In a study where the scales for diagnosing female sexual dysfunction were systematized, 27 available scales were listed, of which ten measure psychometric properties of specific domains of sexual dysfunction in women [20]. Of these, five presented reliability scores equal to or above 0.9 (Cronbach’s alpha), including FSFI. However, only the FSFI [6] contains items that contemplate the general domains to characterize the female sexual response included in the DSM-5 [12]. For example, one scale specifically addressed a cut-off point for the desire disorder domain in FSFI in order to achieve high sensitivity and specificity. Both indices increased from 75 and 84% to 92 and 89%, respectively. This scale (FSFI), as previously mentioned, has a moderate discriminative effect for this domain [28]. The other scales showed good scores for arousability, [29] impact of sexual dysfunction on women’s sexual life quality, [30] and to exclusively diagnose hypoactive sexual desire disorder (HSDD) [31] or HSDD due female distress [32]. From this evidence, application of the FSFI scale associated to a correction of the desire sexual domain is recommended [28].

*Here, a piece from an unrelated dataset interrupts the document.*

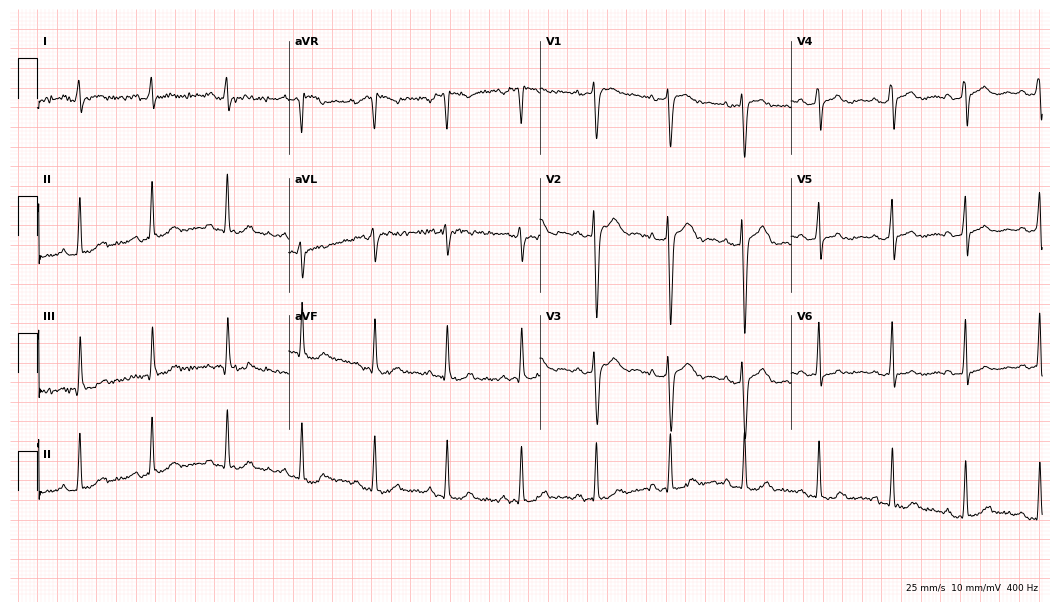
ECG — a woman, 55 years old. Screened for six findings — first-degree AV block, right bundle branch block (RBBB), left bundle branch block (LBBB), sinus bradycardia, atrial fibrillation (AF), sinus tachycardia — none is recorded. Findings outside these six are not listed.

The present study has limitations in estimating the sensitivity of inter-questionnaire agreement, likely due to the sample size and the fact that only young women were assessed. Also, data generalization is restricted since the sampling was performed by convenience. However, this study showed evidence of a need to improve the questionnaires that are presently being used to better characterize female sexual function Although more complete protocols have been proposed in relation to the main aspects of sexual function for constructing guidelines of the sexual history of men and women for health care professionals, [33] at the moment this protocol is not available in the public health service. Thus, the high reliability and adjustments introduced in the FSFI seem to provide a good instrument for its current use in the clinical diagnosis of the sexual health of women.

Conclusions

A comparison of accuracy to detect typical sexual function and sexual dysfunction was investigated using three widely used questionnaires, namely the FSFI, GRISS and SQ-F. Precision grades from “excellent to good” were detected for most FSFI and GRISS individual domains, and “fair to poor” accuracy for SQ-F. Despite these results, the comparison between each 2 scales using the ROC curve to test the accuracy in predicting female sexual response diagnoses, were similar, being measured as “fair”. The sensitivity and specificity between FSFI x SQ-F were 84.6 and 33.3%, respectively, whereas between FSFI and GRISS were 82.9 and 28.6% and GRISS x SQ-F 82.1 and 25.0%. The number of questions per domains of the scales ranged from one to four, and it was found that lower scores for a domain for the FSFI were also low for a similar domain in the SQ-F. In addition, these two questionnaires have high similar questions when compared to GRISS. As SQ-F and GRISS contain items related to the sexual partnership a better agreement between them was expected. However, they were the lowest which might be due to the low number of questions on the SQ-F to characterize similar domains. This study evidenced high agreement between scales to truth-positive symptoms and low agreement for truth-negative symptoms thereby conferring fair accuracy between the studied scales. The limited grade for discriminatory capacity (AUC) between surveys for sexual response must be considered when comparing results from these three different questionnaires and also to compare with other different scales. In addition, despite the diversity of scales, the high reliability and fit for their desire domain suggest that the FSFI scale has good accuracy for the current clinical assessment of women’s sexual health.